[Extracted material — start]
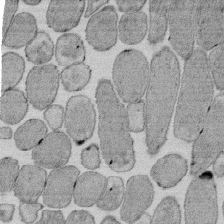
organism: E. coli
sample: Bacterial nucleoid
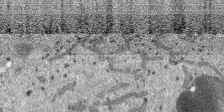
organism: Human
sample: Lung epithelial cells infected with SARS-CoV-2
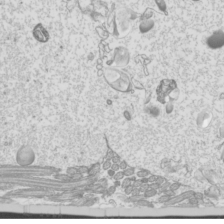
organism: Mouse
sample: Cilia; mouse epididymis
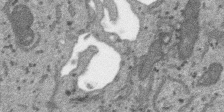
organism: Human
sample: Lung epithelial cells infected with SARS-CoV-2
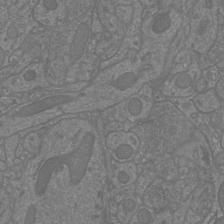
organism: Mouse
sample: Cortical neurons
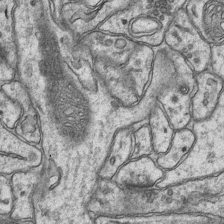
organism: Mouse
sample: CA1 Hippocampus
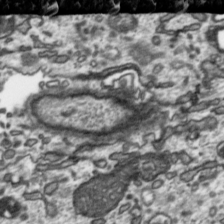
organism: Toxoplasma gondii
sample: Parasites in a vacuole inside a host cell
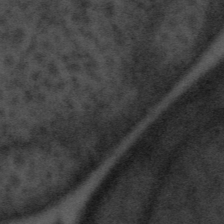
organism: Tuwongella immobilis
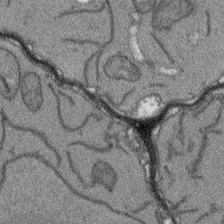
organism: Arabidopsis thaliana
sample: Root tip
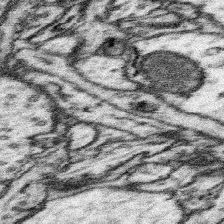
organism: Mouse
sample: Somatosensory cortex neuropil
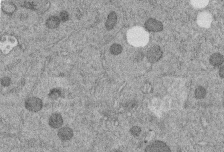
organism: C. elegans
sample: C. elegans embryo early stage
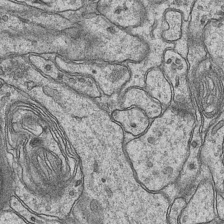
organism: Mouse
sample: CA1 Hippocampus
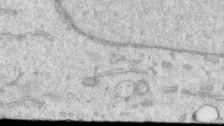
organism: Human
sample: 1205lu cells
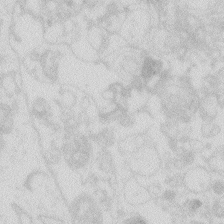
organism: Zebrafish
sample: Macrophage
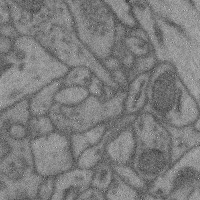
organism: Mouse
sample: Cerebral cortex
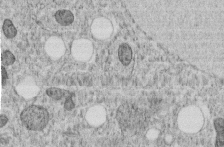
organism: C. elegans
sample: C. elegans embryo early stage
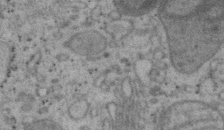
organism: Human
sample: HeLa cells
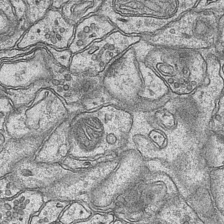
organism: Mouse
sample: CA1 Hippocampus
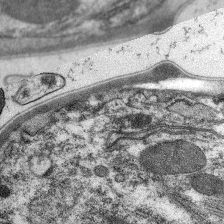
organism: C. elegans
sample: Pharynx
[Extracted material — finish]
Exercise brief: Word for word and without any pictures, return all of the lines above.

Completed task:
organism: E. coli
sample: Bacterial nucleoid
organism: Human
sample: Lung epithelial cells infected with SARS-CoV-2
organism: Mouse
sample: Cilia; mouse epididymis
organism: Human
sample: Lung epithelial cells infected with SARS-CoV-2
organism: Mouse
sample: Cortical neurons
organism: Mouse
sample: CA1 Hippocampus
organism: Toxoplasma gondii
sample: Parasites in a vacuole inside a host cell
organism: Tuwongella immobilis
organism: Arabidopsis thaliana
sample: Root tip
organism: Mouse
sample: Somatosensory cortex neuropil
organism: C. elegans
sample: C. elegans embryo early stage
organism: Mouse
sample: CA1 Hippocampus
organism: Human
sample: 1205lu cells
organism: Zebrafish
sample: Macrophage
organism: Mouse
sample: Cerebral cortex
organism: C. elegans
sample: C. elegans embryo early stage
organism: Human
sample: HeLa cells
organism: Mouse
sample: CA1 Hippocampus
organism: C. elegans
sample: Pharynx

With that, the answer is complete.